>>>

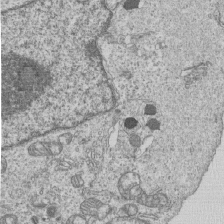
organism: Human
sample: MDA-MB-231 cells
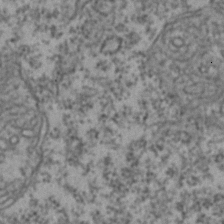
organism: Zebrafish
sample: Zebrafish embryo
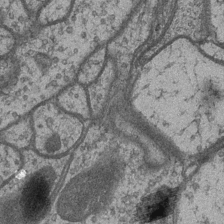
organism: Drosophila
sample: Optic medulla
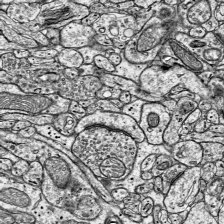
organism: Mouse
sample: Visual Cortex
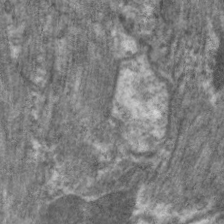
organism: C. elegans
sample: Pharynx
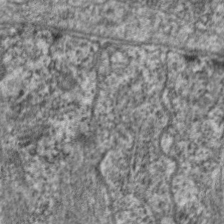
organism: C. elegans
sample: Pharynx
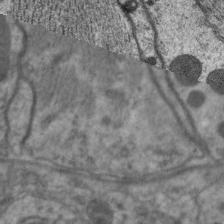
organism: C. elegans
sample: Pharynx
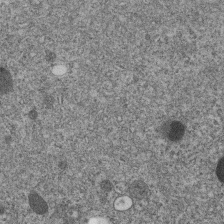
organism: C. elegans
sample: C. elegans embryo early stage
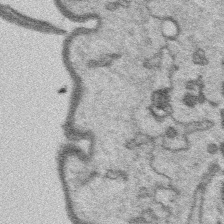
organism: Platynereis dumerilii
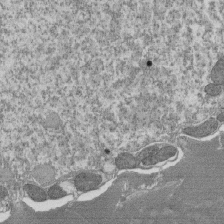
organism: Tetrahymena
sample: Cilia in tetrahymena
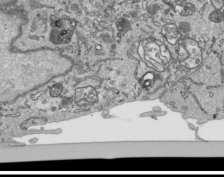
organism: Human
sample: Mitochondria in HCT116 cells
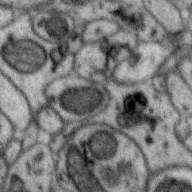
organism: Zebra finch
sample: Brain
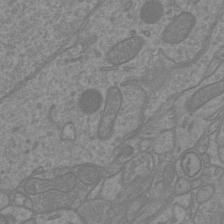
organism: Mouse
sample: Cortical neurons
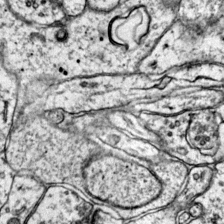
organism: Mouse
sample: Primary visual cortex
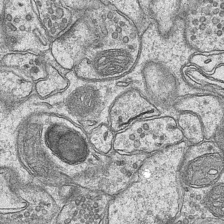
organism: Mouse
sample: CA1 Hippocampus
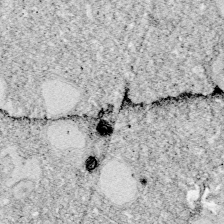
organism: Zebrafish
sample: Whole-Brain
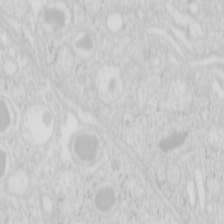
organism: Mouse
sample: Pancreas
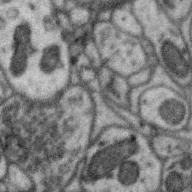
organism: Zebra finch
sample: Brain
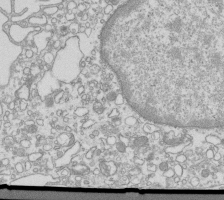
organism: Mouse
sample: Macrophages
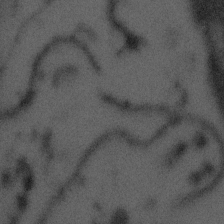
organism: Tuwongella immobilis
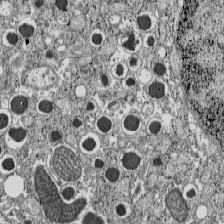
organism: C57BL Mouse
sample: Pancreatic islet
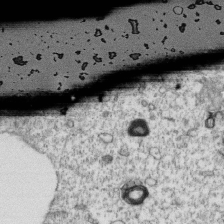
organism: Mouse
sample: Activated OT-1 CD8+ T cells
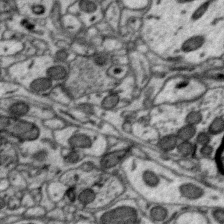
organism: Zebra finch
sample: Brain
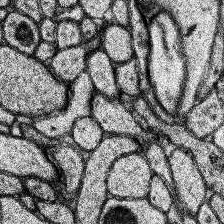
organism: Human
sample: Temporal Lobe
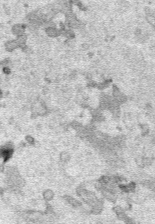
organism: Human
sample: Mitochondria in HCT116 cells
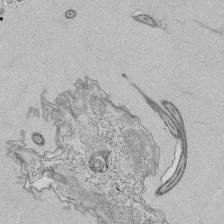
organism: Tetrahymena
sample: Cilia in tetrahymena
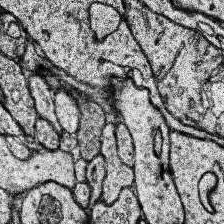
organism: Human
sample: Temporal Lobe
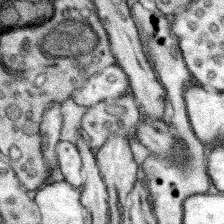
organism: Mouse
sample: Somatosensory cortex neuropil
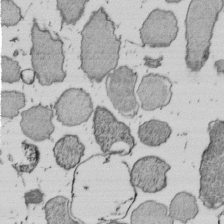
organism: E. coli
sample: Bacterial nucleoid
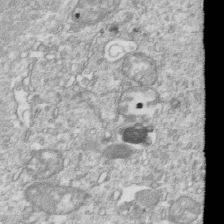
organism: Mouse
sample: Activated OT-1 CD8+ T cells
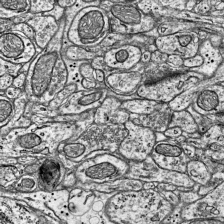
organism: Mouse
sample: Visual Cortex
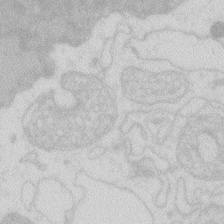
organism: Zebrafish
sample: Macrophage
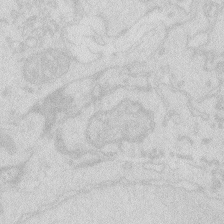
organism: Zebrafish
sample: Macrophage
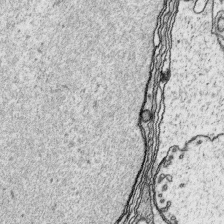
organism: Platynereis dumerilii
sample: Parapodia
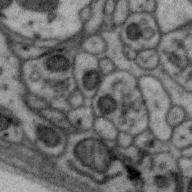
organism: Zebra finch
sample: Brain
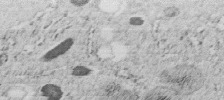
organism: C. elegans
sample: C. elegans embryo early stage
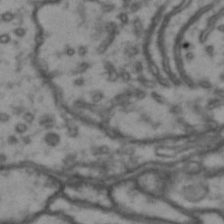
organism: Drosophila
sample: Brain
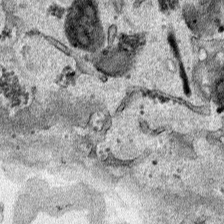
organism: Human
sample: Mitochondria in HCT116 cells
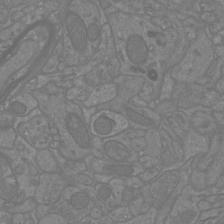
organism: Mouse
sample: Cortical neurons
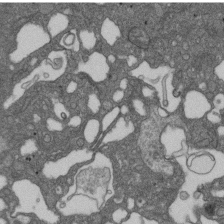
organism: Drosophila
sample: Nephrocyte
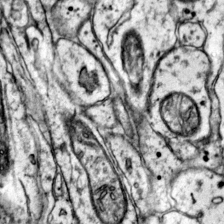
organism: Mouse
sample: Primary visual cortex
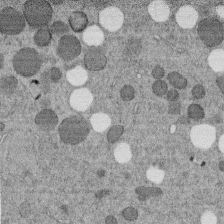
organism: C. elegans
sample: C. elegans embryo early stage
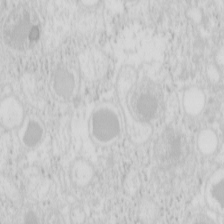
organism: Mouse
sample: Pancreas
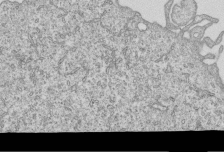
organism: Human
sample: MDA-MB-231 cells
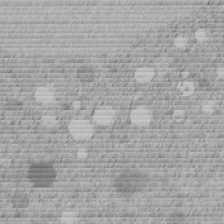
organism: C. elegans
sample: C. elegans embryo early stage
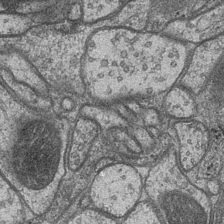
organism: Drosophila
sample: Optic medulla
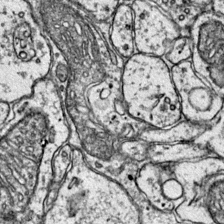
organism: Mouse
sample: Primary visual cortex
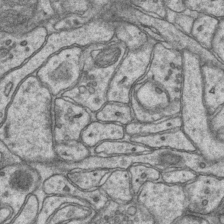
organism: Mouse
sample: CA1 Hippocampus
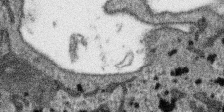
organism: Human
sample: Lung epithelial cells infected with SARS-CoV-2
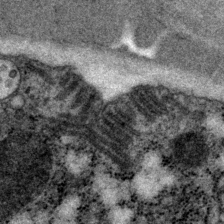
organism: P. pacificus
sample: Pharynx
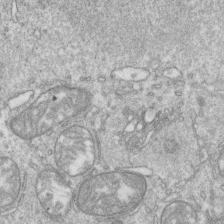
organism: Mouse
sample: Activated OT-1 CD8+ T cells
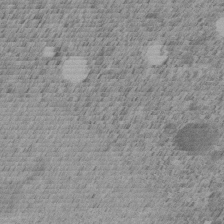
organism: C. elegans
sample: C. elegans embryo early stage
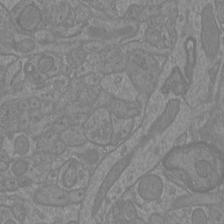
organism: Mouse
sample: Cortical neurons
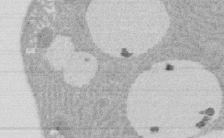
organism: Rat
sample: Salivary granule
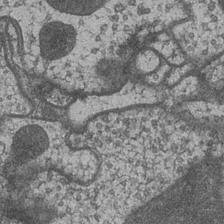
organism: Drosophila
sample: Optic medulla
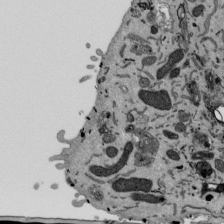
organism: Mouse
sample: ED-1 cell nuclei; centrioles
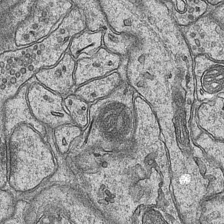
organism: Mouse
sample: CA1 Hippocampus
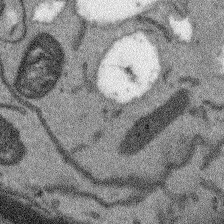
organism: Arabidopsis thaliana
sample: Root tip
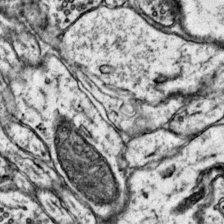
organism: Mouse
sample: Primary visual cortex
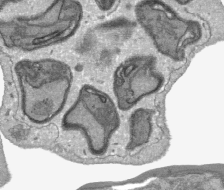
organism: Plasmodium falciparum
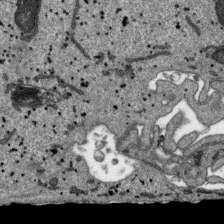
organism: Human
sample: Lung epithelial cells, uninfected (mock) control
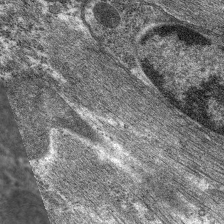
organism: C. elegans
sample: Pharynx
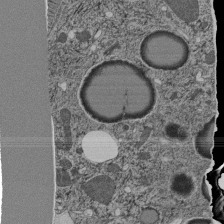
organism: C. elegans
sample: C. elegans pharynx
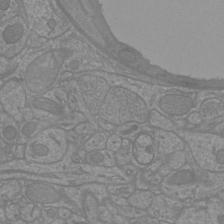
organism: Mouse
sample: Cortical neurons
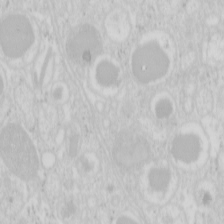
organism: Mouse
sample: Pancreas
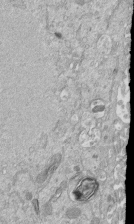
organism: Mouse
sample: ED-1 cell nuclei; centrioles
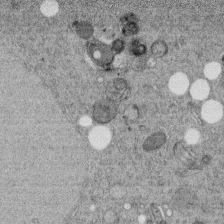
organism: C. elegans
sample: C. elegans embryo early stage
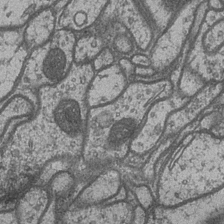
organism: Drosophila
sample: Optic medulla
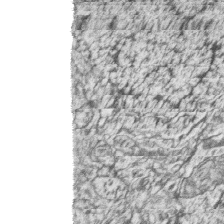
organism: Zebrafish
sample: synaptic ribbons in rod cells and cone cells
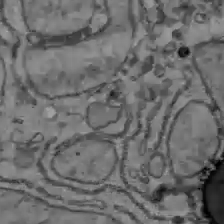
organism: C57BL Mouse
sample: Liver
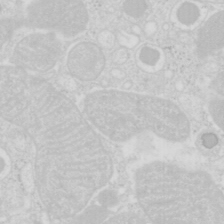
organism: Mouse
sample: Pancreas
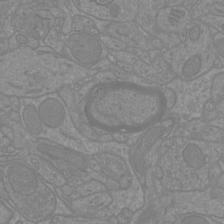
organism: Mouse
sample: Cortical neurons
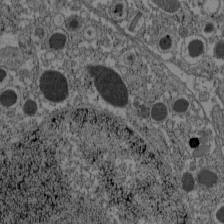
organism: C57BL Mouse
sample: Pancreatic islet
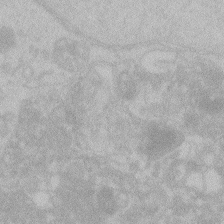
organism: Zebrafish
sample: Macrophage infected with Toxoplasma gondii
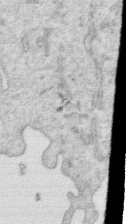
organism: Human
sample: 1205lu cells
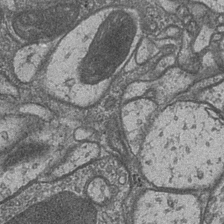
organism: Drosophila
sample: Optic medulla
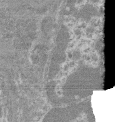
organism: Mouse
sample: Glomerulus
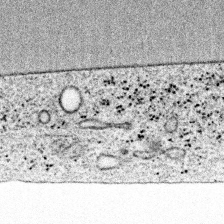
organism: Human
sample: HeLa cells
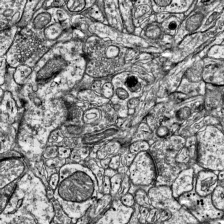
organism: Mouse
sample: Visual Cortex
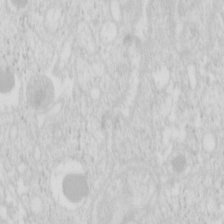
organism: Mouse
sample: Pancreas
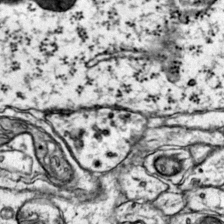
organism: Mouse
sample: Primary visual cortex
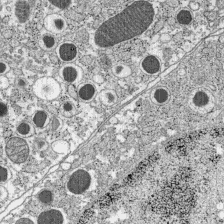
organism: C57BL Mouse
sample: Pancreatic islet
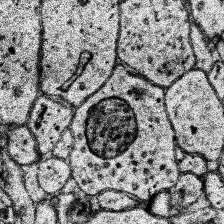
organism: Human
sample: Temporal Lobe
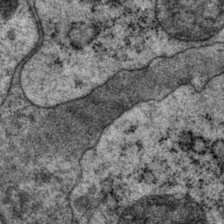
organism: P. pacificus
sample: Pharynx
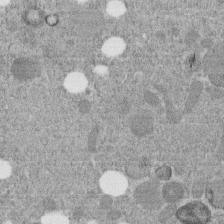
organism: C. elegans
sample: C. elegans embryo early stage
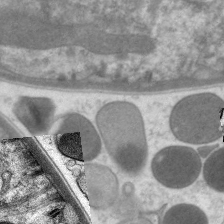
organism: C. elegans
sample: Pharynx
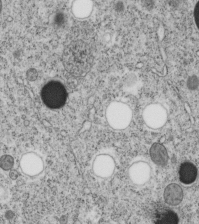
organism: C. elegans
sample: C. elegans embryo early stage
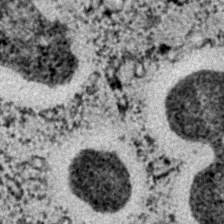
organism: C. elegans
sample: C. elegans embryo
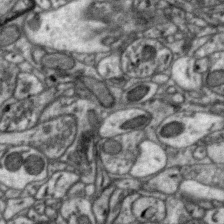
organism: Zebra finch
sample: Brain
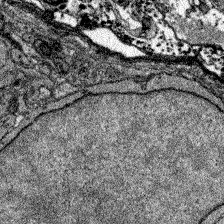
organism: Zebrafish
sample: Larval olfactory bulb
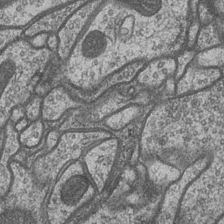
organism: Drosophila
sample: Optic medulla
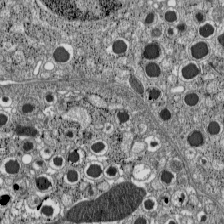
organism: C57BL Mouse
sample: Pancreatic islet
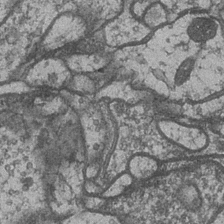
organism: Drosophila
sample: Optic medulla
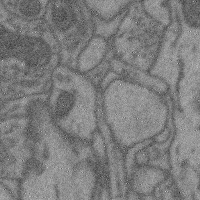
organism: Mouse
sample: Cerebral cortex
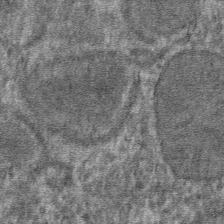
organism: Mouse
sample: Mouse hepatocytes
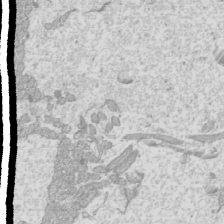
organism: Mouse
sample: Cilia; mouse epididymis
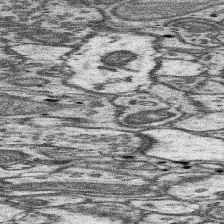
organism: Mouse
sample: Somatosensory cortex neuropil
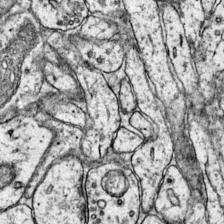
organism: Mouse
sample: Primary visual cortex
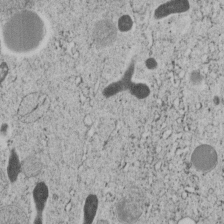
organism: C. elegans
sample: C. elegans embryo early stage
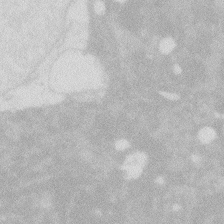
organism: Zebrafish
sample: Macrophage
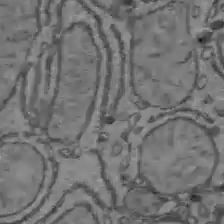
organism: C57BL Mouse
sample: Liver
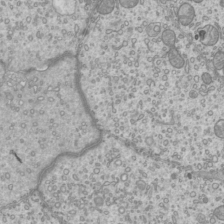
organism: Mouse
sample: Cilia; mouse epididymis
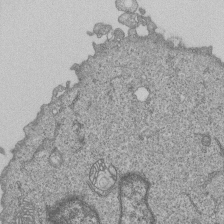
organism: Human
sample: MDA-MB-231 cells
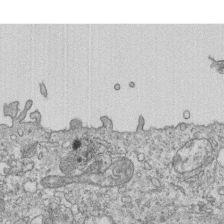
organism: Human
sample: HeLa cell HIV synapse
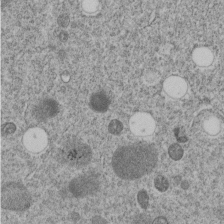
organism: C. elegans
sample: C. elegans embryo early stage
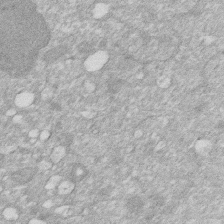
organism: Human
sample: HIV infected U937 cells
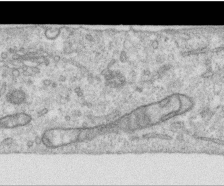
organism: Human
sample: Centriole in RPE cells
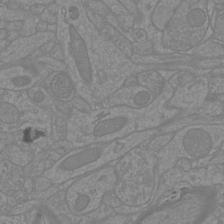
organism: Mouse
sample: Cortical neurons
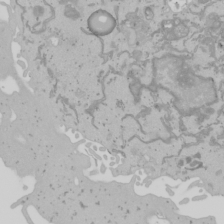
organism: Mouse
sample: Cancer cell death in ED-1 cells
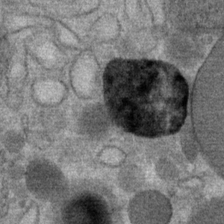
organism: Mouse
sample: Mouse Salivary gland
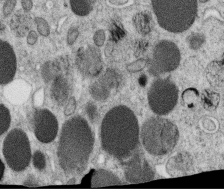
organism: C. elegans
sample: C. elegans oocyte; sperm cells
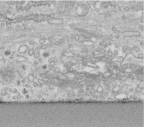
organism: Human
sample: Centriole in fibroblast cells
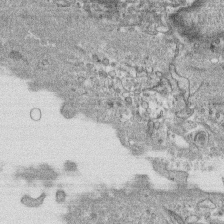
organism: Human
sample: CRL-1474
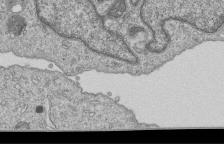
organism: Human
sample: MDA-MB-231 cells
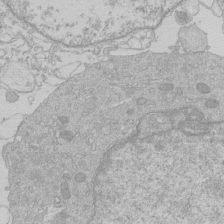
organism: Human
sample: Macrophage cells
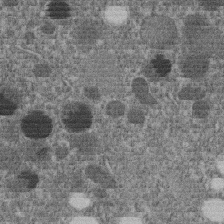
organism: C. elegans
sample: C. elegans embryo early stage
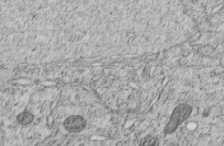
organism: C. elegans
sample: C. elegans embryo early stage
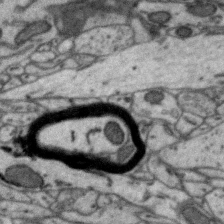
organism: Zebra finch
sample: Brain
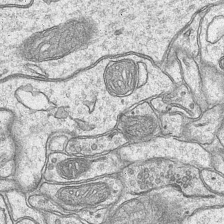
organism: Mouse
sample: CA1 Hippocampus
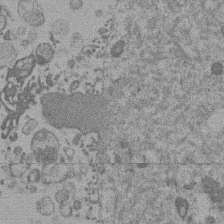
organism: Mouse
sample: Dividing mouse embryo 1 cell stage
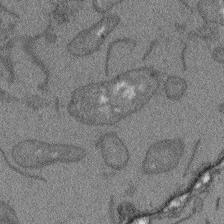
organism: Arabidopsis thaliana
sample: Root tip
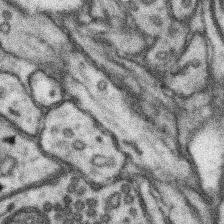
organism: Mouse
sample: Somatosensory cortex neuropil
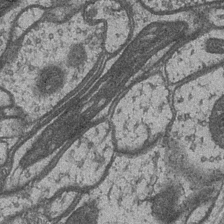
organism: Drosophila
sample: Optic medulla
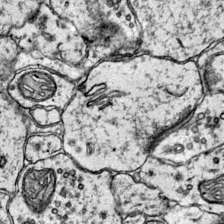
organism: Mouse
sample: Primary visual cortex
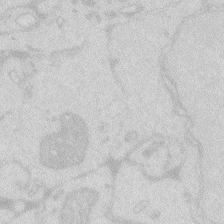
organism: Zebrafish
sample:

<<<

▸ **Aim of the exercise**:
With all pictures omitted, repeat every record above word for word.

▸ **Exercise response**:
organism: Human
sample: MDA-MB-231 cells
organism: Zebrafish
sample: Zebrafish embryo
organism: Drosophila
sample: Optic medulla
organism: Mouse
sample: Visual Cortex
organism: C. elegans
sample: Pharynx
organism: C. elegans
sample: Pharynx
organism: C. elegans
sample: Pharynx
organism: C. elegans
sample: C. elegans embryo early stage
organism: Platynereis dumerilii
organism: Tetrahymena
sample: Cilia in tetrahymena
organism: Human
sample: Mitochondria in HCT116 cells
organism: Zebra finch
sample: Brain
organism: Mouse
sample: Cortical neurons
organism: Mouse
sample: Primary visual cortex
organism: Mouse
sample: CA1 Hippocampus
organism: Zebrafish
sample: Whole-Brain
organism: Mouse
sample: Pancreas
organism: Zebra finch
sample: Brain
organism: Mouse
sample: Macrophages
organism: Tuwongella immobilis
organism: C57BL Mouse
sample: Pancreatic islet
organism: Mouse
sample: Activated OT-1 CD8+ T cells
organism: Zebra finch
sample: Brain
organism: Human
sample: Temporal Lobe
organism: Human
sample: Mitochondria in HCT116 cells
organism: Tetrahymena
sample: Cilia in tetrahymena
organism: Human
sample: Temporal Lobe
organism: Mouse
sample: Somatosensory cortex neuropil
organism: E. coli
sample: Bacterial nucleoid
organism: Mouse
sample: Activated OT-1 CD8+ T cells
organism: Mouse
sample: Visual Cortex
organism: Zebrafish
sample: Macrophage
organism: Zebrafish
sample: Macrophage
organism: Platynereis dumerilii
sample: Parapodia
organism: Zebra finch
sample: Brain
organism: C. elegans
sample: C. elegans embryo early stage
organism: Drosophila
sample: Brain
organism: Human
sample: Mitochondria in HCT116 cells
organism: Mouse
sample: Cortical neurons
organism: Drosophila
sample: Nephrocyte
organism: Mouse
sample: Primary visual cortex
organism: C. elegans
sample: C. elegans embryo early stage
organism: Mouse
sample: Pancreas
organism: Human
sample: MDA-MB-231 cells
organism: C. elegans
sample: C. elegans embryo early stage
organism: Drosophila
sample: Optic medulla
organism: Mouse
sample: Primary visual cortex
organism: Mouse
sample: CA1 Hippocampus
organism: Human
sample: Lung epithelial cells infected with SARS-CoV-2
organism: P. pacificus
sample: Pharynx
organism: Mouse
sample: Activated OT-1 CD8+ T cells
organism: C. elegans
sample: C. elegans embryo early stage
organism: Mouse
sample: Cortical neurons
organism: Rat
sample: Salivary granule
organism: Drosophila
sample: Optic medulla
organism: Mouse
sample: ED-1 cell nuclei; centrioles
organism: Mouse
sample: CA1 Hippocampus
organism: Arabidopsis thaliana
sample: Root tip
organism: Mouse
sample: Primary visual cortex
organism: Plasmodium falciparum
organism: Human
sample: Lung epithelial cells, uninfected (mock) control
organism: C. elegans
sample: Pharynx
organism: C. elegans
sample: C. elegans pharynx
organism: Mouse
sample: Cortical neurons
organism: Mouse
sample: Pancreas
organism: Mouse
sample: ED-1 cell nuclei; centrioles
organism: C. elegans
sample: C. elegans embryo early stage
organism: Drosophila
sample: Optic medulla
organism: Zebrafish
sample: synaptic ribbons in rod cells and cone cells
organism: C57BL Mouse
sample: Liver
organism: Mouse
sample: Pancreas
organism: Mouse
sample: Cortical neurons
organism: C57BL Mouse
sample: Pancreatic islet
organism: Zebrafish
sample: Macrophage infected with Toxoplasma gondii
organism: Human
sample: 1205lu cells
organism: Drosophila
sample: Optic medulla
organism: Mouse
sample: Glomerulus
organism: Human
sample: HeLa cells
organism: Mouse
sample: Visual Cortex
organism: Mouse
sample: Pancreas
organism: Mouse
sample: Primary visual cortex
organism: C57BL Mouse
sample: Pancreatic islet
organism: Human
sample: Temporal Lobe
organism: P. pacificus
sample: Pharynx
organism: C. elegans
sample: C. elegans embryo early stage
organism: C. elegans
sample: Pharynx
organism: C. elegans
sample: C. elegans embryo early stage
organism: C. elegans
sample: C. elegans embryo
organism: Zebra finch
sample: Brain
organism: Zebrafish
sample: Larval olfactory bulb
organism: Drosophila
sample: Optic medulla
organism: C57BL Mouse
sample: Pancreatic islet
organism: Drosophila
sample: Optic medulla
organism: Mouse
sample: Cerebral cortex
organism: Mouse
sample: Mouse hepatocytes
organism: Mouse
sample: Cilia; mouse epididymis
organism: Mouse
sample: Somatosensory cortex neuropil
organism: Mouse
sample: Primary visual cortex
organism: C. elegans
sample: C. elegans embryo early stage
organism: Zebrafish
sample: Macrophage
organism: C57BL Mouse
sample: Liver
organism: Mouse
sample: Cilia; mouse epididymis
organism: Human
sample: MDA-MB-231 cells
organism: Human
sample: HeLa cell HIV synapse
organism: C. elegans
sample: C. elegans embryo early stage
organism: Human
sample: HIV infected U937 cells
organism: Human
sample: Centriole in RPE cells
organism: Mouse
sample: Cortical neurons
organism: Mouse
sample: Cancer cell death in ED-1 cells
organism: Mouse
sample: Mouse Salivary gland
organism: C. elegans
sample: C. elegans oocyte; sperm cells
organism: Human
sample: Centriole in fibroblast cells
organism: Human
sample: CRL-1474
organism: Human
sample: MDA-MB-231 cells
organism: Human
sample: Macrophage cells
organism: C. elegans
sample: C. elegans embryo early stage
organism: C. elegans
sample: C. elegans embryo early stage
organism: Zebra finch
sample: Brain
organism: Mouse
sample: CA1 Hippocampus
organism: Mouse
sample: Dividing mouse embryo 1 cell stage
organism: Arabidopsis thaliana
sample: Root tip
organism: Mouse
sample: Somatosensory cortex neuropil
organism: Drosophila
sample: Optic medulla
organism: Mouse
sample: Primary visual cortex
organism: Zebrafish
sample:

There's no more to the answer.